When people talk about sim-to-real, they often point to things that are fundamentally difficult to model, such as friction or deformable objects. Those are difficult, of course. But even before reaching them, much more basic things are often missing: the true operating limits of the actuator, an inaccurate URDF, sensor latency, and reducer backlash.

These are not mysterious unsolved physics. They are things you can measure, put into the model, and verify. Yet they are surprisingly often left out. I do not put much faith in the phrase "learning will handle it." A learning framework only optimizes inside the world it is given.
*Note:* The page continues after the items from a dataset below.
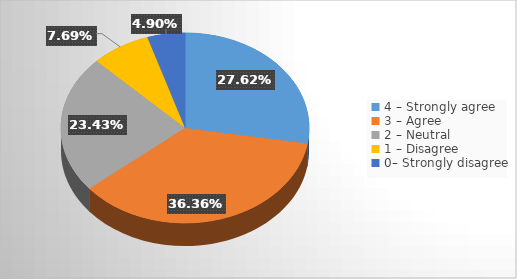
| Category | Series 0 |
|---|---|
| 4 – Strongly agree  | 0.276 |
| 3 – Agree  | 0.364 |
| 2 – Neutral   | 0.234 |
| 1 – Disagree   | 0.077 |
| 0– Strongly disagree | 0.049 |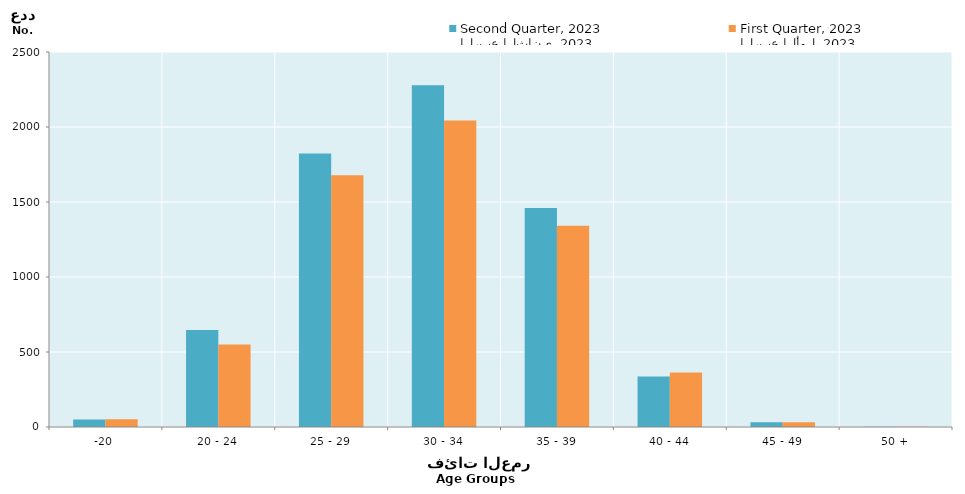
| Category | الربع الثاني، 2023
Second Quarter, 2023 | الربع الأول، 2023
First Quarter, 2023 |
|---|---|---|
| -20 | 50 | 52 |
| 20 - 24 | 646 | 550 |
| 25 - 29 | 1824 | 1678 |
| 30 - 34 | 2279 | 2044 |
| 35 - 39 | 1460 | 1342 |
| 40 - 44 | 336 | 364 |
| 45 - 49 | 31 | 31 |
| 50 + | 2 | 2 |

If that world lies, the policy will learn to exploit the lie.

A motor's limits are not a rectangle

An actuator test bench with a non-rectangular motor operating region visualized beside it

Motor limits are better understood as a complex operating region than as a simple rectangle made from maximum torque and maximum speed.

The first thing often missed is the MOR, or motor operating region. Put simply, it describes how much torque a motor can produce at a given rotational speed.
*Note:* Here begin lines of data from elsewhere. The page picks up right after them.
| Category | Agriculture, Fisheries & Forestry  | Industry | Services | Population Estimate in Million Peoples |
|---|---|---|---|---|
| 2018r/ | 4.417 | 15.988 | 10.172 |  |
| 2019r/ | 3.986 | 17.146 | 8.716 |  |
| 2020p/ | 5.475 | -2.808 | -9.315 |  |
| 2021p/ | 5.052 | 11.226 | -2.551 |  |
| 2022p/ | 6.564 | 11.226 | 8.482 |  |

When putting a robot into simulation, people commonly use a format such as URDF. It contains physical parameters such as link length, joints, mass, inertia, and joint limits. But in many cases, the actuator itself is modeled too simply.

URDF has fields for maximum torque and maximum angular velocity. That makes it easy to assume that any command inside that rectangular region is possible. But the limits of a real actuator are not shaped that simply.

Especially in dynamically moving robots, the actuator often operates near the boundary of its MOR to produce large output. If the motor limit is modeled as a simple torque-speed rectangle, the policy learns while believing it can use force that does not exist in reality.

If the simulation says, "You can still produce high torque at this speed," the policy will use it. But if the real motor can barely produce torque at that speed, the expected state transition will not happen on the real robot. The posture shifts, the next observation shifts, and eventually the whole motion collapses.

That is why the simulation needs a properly shaped MOR rather than a rectangle.

Without it, the policy is trained from the beginning against a motor that does not exist.

Real robots do not see ground truth

A motion-capture room where true pose and delayed estimator output are visibly misaligned

Between simulator ground truth and real sensor or estimator output, noise and delay inevitably enter the loop.

The second problem is observation.

Inside a simulation, every value can be known exactly. The simulator has ground truth for how much the body is tilted, whether the foot is touching the ground, and what the joint angles and velocities are. So it is easy to feed those values directly into the actor. Here, the actor is the execution part of the policy that receives observations and produces actions.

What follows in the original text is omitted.